Question

If the length of the chord 2x+3y+k=0 of the circle \(x^2+y^2-2x+4y-11=0\) is \(2\sqrt{3}\), then the sum of all possible values of k is

• A. 26
• B. 8
• C. 13
• D. 4

Hint:

A chord, the radius to one of its endpoints, and the perpendicular from the center form a right-angled triangle. The hypotenuse is the radius (r), one leg is the perpendicular distance (d), and the other leg is half the chord length (L/2).
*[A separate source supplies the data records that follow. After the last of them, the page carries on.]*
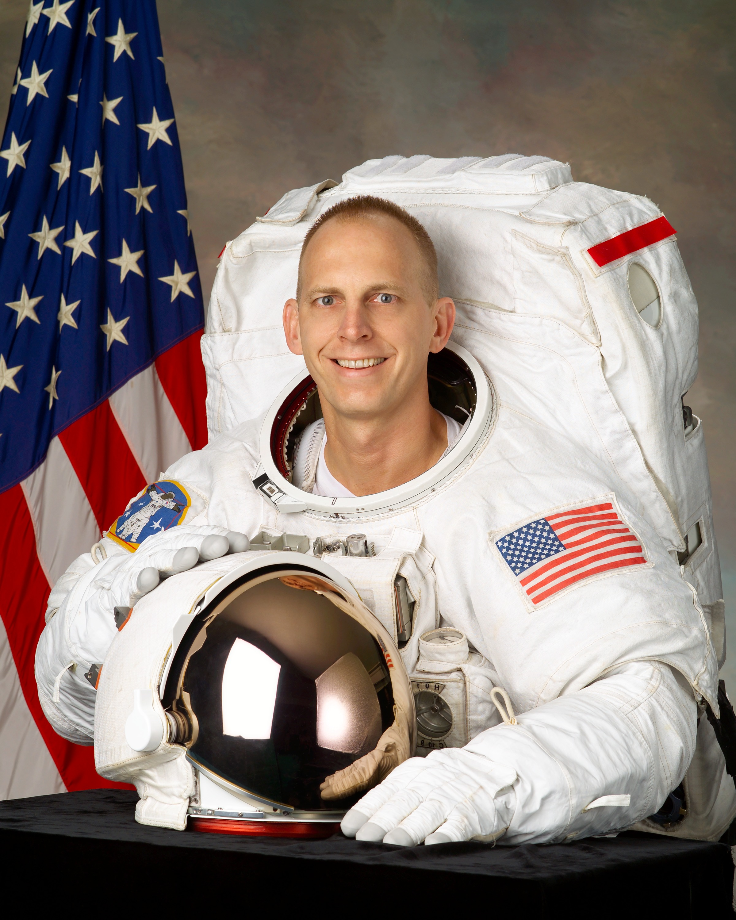 portrait astronaut Clayton Anderson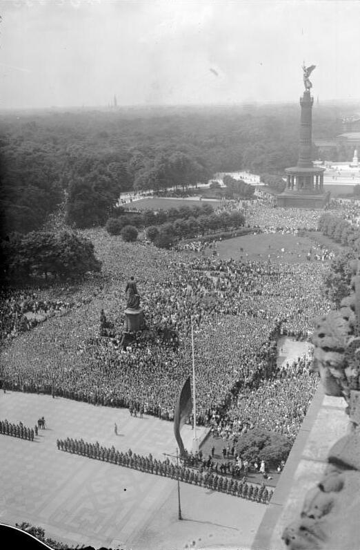 Trauerfeier für die Gefallenen im Weltkriege fand unter Beisein der gesamten Reichsregierung und einer viertausendköpfigen Menschenmenge am 3. August vor dem Reichstag statt. Blick aus der Vogelperspektive auf die vieltausendköpfige Menschanmenge während des 2 Minuten-Gedenkens.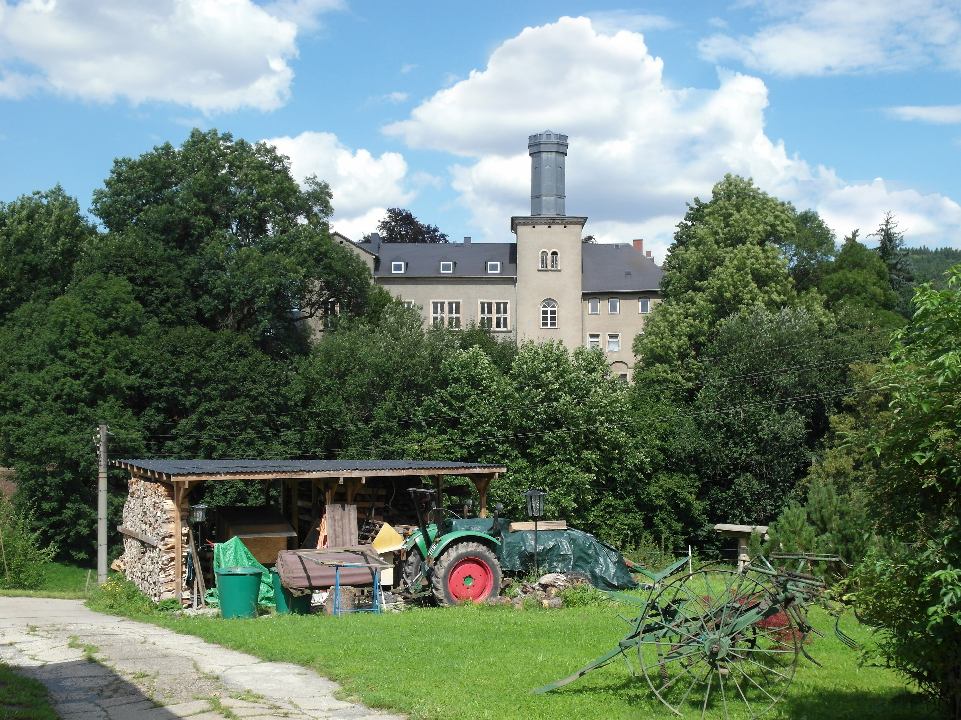 01.08.2016 09573 Erdmannsdorf (Augustusburg): Schloß, Rathausstr. 9 (GMP: 50.817917,13.076907). Sicht von Südwesten. Eine an dieser Stelle vermutlich um 1160 errichtete Wehranlage wurde im Jahr 1191 erstmals ur- kundlich als Herrensitz des Werner de Ertmarsdorf erwähnt. Als Besitzer lassen sich die Familien von Erdmannsdorff, von Schütz und von Könneritz nennen. Unter Hans Heinrich von Könneritz begann 1843 der Umbau zum Schloß in seiner heutigen Gestalt. Der Schloßanbau wurde im Stil der Tudorgotik ausgeführt, dessen Schmuckelemente jedoch um 1965 bei der Erneuerung des Außenputzes zerstört wurden. Als Wohnhaus genutzt. [SAM7378.JPG]20160801715DR.JPG(c)Blobelt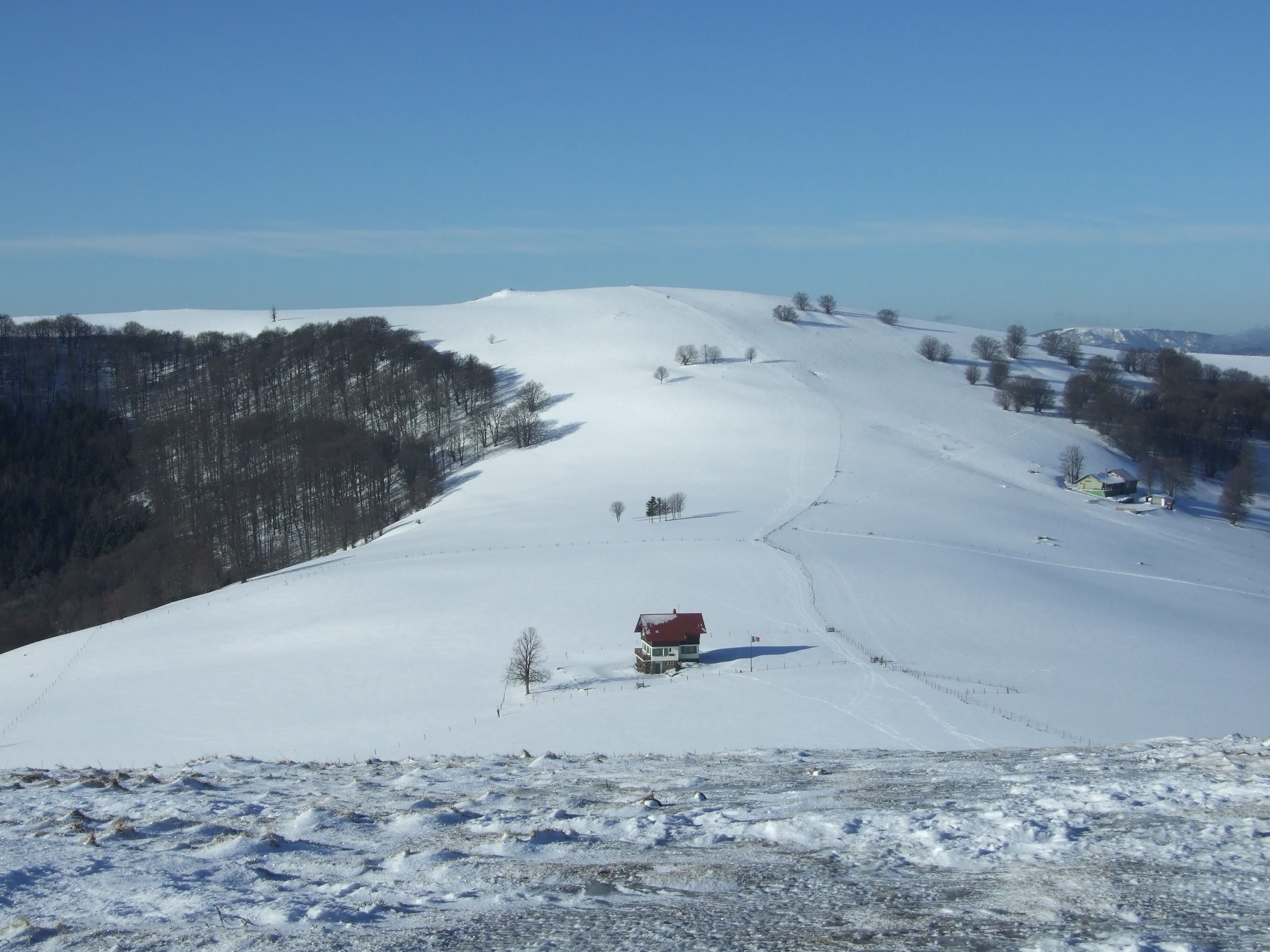 Le sommet du Rossberg, le refuge du Ski Club Mulhousien et le refuge du Ski Club Rossberg(centre), à la Waldmatt.

This gives the relation \(r^2 = d^2 + (L/2)^2\), which is fundamental for chord problems.

Answer 1

The Correct Option is B

Step 1: Find the center and radius of the given circle.
The equation is \(x^2+y^2-2x+4y-11=0\).
The center \(C\) is \((-g, -f) = (1, -2)\).
The radius \(r\) is \( \sqrt{g^2+f^2-c} = \sqrt{1^2 + (-2)^2 - (-11)} = \sqrt{1+4+11} = \sqrt{16} = 4 \).
Step 2: Use the formula for the length of a chord.
The length of the chord \(L\) is given by \( L = 2\sqrt{r^2 - d^2} \), where \(d\) is the perpendicular distance from the center to the chord.
We are given \(L = 2\sqrt{3}\).
\( 2\sqrt{3} = 2\sqrt{4^2 - d^2} \implies \sqrt{3} = \sqrt{16 - d^2} \).
Squaring both sides: \( 3 = 16 - d^2 \implies d^2 = 13 \implies d = \sqrt{13} \).
Step 3: Calculate the distance d and solve for k.
The distance from the center \((1, -2)\) to the line \(2x+3y+k=0\) is given by the formula:
\( d = \frac{|Ax_0 + By_0 + C|}{\sqrt{A^2+B^2}} = \frac{|2(1) + 3(-2) + k|}{\sqrt{2^2+3^2}} = \frac{|2-6+k|}{\sqrt{13}} = \frac{|k-4|}{\sqrt{13}} \).
We know \(d = \sqrt{13}\), so \( \frac{|k-4|}{\sqrt{13}} = \sqrt{13} \).
\( |k-4| = 13 \).
This gives two possible equations:
1) \( k-4 = 13 \implies k_1 = 17 \).
2) \( k-4 = -13 \implies k_2 = -9 \).
Step 4: Find the sum of the possible values of k.
Sum = \( k_1 + k_2 = 17 + (-9) = 8 \).